Journalists sometimes swing for the fence and miss the ball. For instance:

After the economic and financial distress that has hit Mexico, Asia, Russia, Argentina and Brazil in the past decade, the current generation is absorbing a sobering new message about globalization and the tradeoffs and turmoil that can come with it.

The economic "distress" Russia has seen the last ten years is the continuation of the economic distress it had the previous 70 years, isn't it? They have been wringing out the mal-investments of the Soviets and establishing law necessary for a capitalist economy. Its distress is rather different than that created for Mexico as it escapes from vestiges of mercantilism and that of Argentina as it suffers from the socialist inheritance of Peronism. Similarly the various Asian economies don't have all the same challenges whether we look at their internal affairs or at their relation to world trade.

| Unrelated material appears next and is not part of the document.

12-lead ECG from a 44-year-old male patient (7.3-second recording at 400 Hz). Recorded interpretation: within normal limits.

One thing they do have in common is the problem of access to the much larger and more developed economies of EU and US. This is important because the access allows them to dispose of their surpluses and to import things necessary for development.

The free trade supposedly established in the last decade or so is not free trade, it's controlled trade. Stiglitz's criticism as reported in the article:

Mr. Stiglitz even takes shots at free trade, a sacred cow for most economists, who generally believe it helps countries focus on what they do best and allows consumers to get the best products for the lowest price. Mr. Stiglitz argues that trade hasn't been opened in the right way. For instance, he says, African countries were made worse off by trade liberalization during the 1990s because trade was opened for services exported by rich countries -- such as financial services -- but remained protected in areas where poor countries could compete, such as agricultural goods, textiles or construction. In Latin America, he says, growth in the 1990s was slower, at 2.9% a year, than it was during the days of trade protectionism in the 1960s, when the region's annual growth rate was about 5.4%.

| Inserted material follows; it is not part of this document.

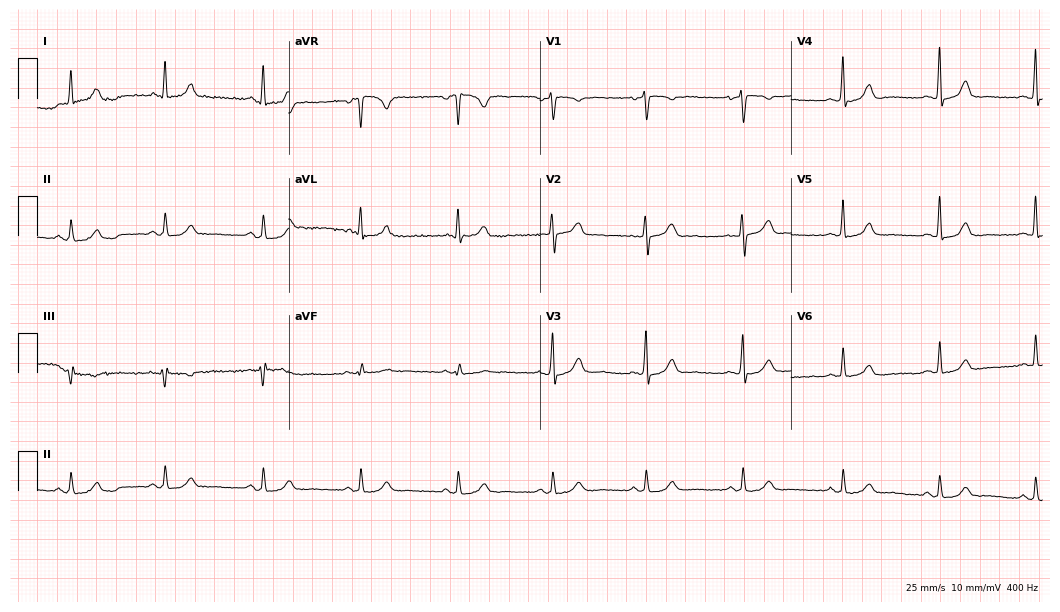
Resting 12-lead electrocardiogram. Patient: a 35-year-old female. Read as a normal ECG.

If trade is controlled, who is going to control it? And for whose benefit? This was the thrust of Adam Smith's criticism of the prevailing trade related legislation of his time and Smith was not looking at a country with as many difficulties as some South American or African countries have today.

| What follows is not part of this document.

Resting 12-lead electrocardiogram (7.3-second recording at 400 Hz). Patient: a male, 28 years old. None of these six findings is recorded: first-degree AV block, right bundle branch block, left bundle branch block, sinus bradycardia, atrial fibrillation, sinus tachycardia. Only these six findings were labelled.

You state, The problem is not whether the rule of law is better, nor whether its critical for development but how one gets to one or the other. Without destroying folk in the process.

An axiom good for all places and all times: Famine is not caused by nature - food shortage is. Famine is caused by war or other political activity. Tyranny encourages famine.

The combination of tariffs, subsidies and foreign aid we have now amplifies the difficulties less developed countries have. Whatever the difficulties posed by peasants' lack of capital, unremitting mordita, lack of business law, confiscatory taxes, permitting, and so forth, they are all made worse by lack of access to markets.

The micro-lending activities now developing in less dveloped places work because they leverage our natural tendencies to make and exchange things and make a market, improve our inventories, services, premises, farms. Although often competition is stressed in writing about this, cooperation is far more important - we tend to keep our promises to each other and we can't actually develop the market in which we "compete" without cooperation. How quickly these improvements happen is dependent on how much access to markets these people have.

With regard to access, as some of us have mentioned here before, if the US and EU gave up the tariffs and subsidies so damaging to third world economies, it would do far more good for developing countries than all the world's foreign aid.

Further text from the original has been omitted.